Optimizing pricing such that they are charging the maximum a customer is willing to pay is obviously not good for the consumer. Of course the wildcard is competitive response, it’s not so easy. AI is not god, it’s just an algorithm, and doesn’t always get everything right. I find people who are the least mathematically inclined are the ones most believing and fearful of AI. In reality, it’s entirely possible that they think they go down a profit maximizing route and end up driving away customers. But I’m sure nerfing credit card benefits and adding a new more expensive top tier card will fix everything.
Delta is getting more efficient at raping their customers.
I don’t like this anymore than the next person but it’s just the tip of the iceberg. There’s no turning back. You can’t stuff the turd back in the dog.
@TexasTJ – I do not think it is currently ‘grossly illegal’ remember that state regulation of airline pricing is preempted by the Airline Deregulation Act.
I’m positive DL’s current statements are lies. They’re pricing the tickets individually, and they do it all the time. My reasons:
– they mostly refuse to quote multiple-day prices (“my dates are flexible”) if I don’t login into delta.com; show them fine after I log in.
– recently, I observed (and saved screenshots to prove) DL jacking up prices, from $479/pp to $718/pp for a 40 min (ATL-GPT) flight. They then lowered them to still ridiculous, but more reasonable $649, then $479. The $718 price was listed 5 or 6 days before the outbound flight, with 35 available seats.

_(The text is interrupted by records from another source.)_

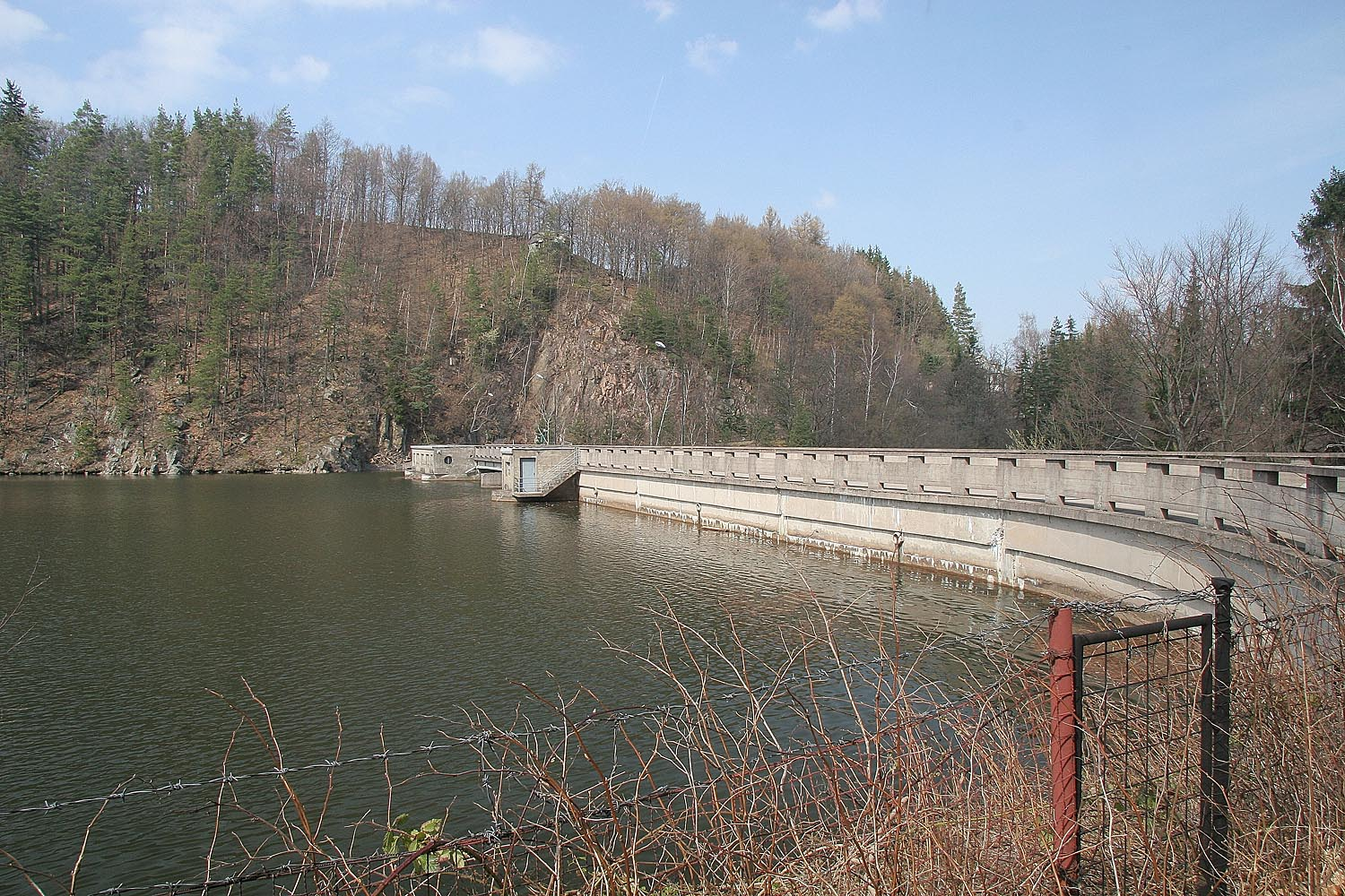 Dam Křižanovice, district Chrudim, Czech Republic autor: Prazak date: 1. 4. 2007
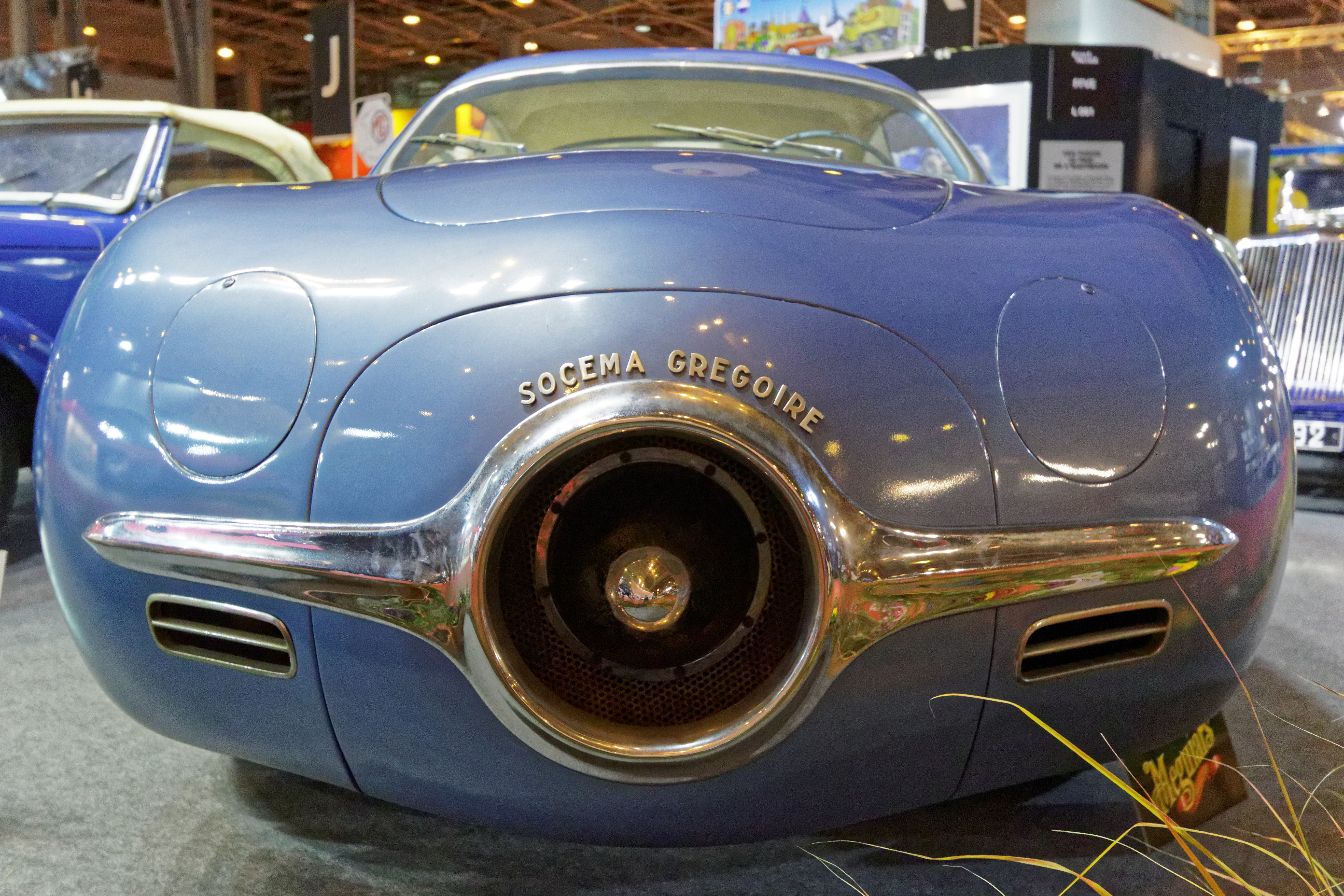 Une des voiture présentée lors du salon Rétromobile de Paris 2015
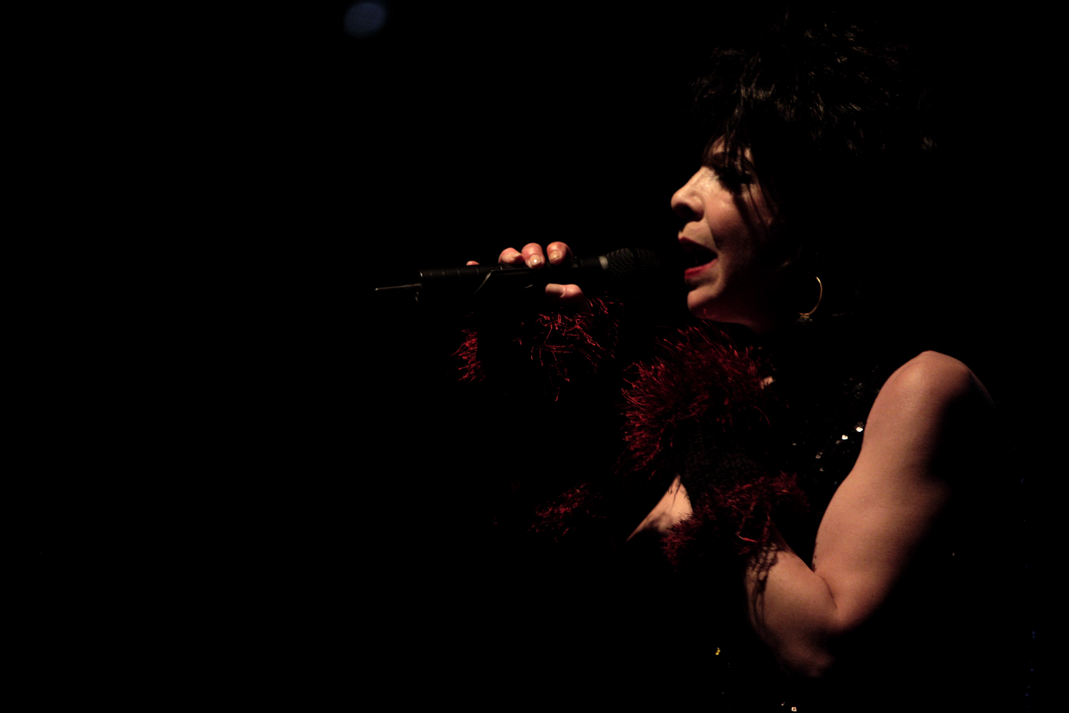 Julee Cruise 2008 at La Route du Rock
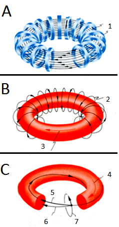 Magnetfelder ohne Text
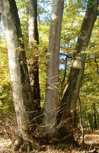 durch Stockausschlag entstandener Vierling, (Standort: Schwanheimer Wald, Frankkfurt am Main)

– I currently have 3 future bookings, to various destinations. Every time I check them, about once a week, they’re priced HIGHER then when I made them. And I keep reading about airline prices decreasing. For whom?
My prediction is that there will be a giant grassroots effort to thwart individual pricing, and there will be no need to outlaw it. Smart people will gather data, collaborate, and reverse engineer (or maybe even manipulate) the AI pricing engines as fast as they can adjust. Many will do it just for fun, while some may even profit off of it, e.g.: “pay $10 and I will show you how to save $100 on your flight”. Looking forward to it!
“How does this affect my seat price on Delta if I’m using Google Flights without signing in?” Gee, the article you skimmed over (apparently) suggests it makes no difference.
Would any airline be profitable if their only revenue was airfare? Therefore, it’s hard to look at historical low inflation-adjusted airfares and use the term “gouge.”
Time to re-regulate the airlines. Customer service has gone to sh#t and maintenance has suffered.
Booking Business class to Madrid last month, we saw prices go up and down every time we looked. With my girlfriend on one end of the couch and me on the other, we saw UA prices jump from $4700 to $7500, then to $6500. While she was looking at the $6500 price on Expedia, I again saw the $4700 one on the UA site. She quickly logged back in and grabbed us two seats.
Recently saw Delta D1 flights JFK to CAT for over $23,000. Yes, $23,000!!!!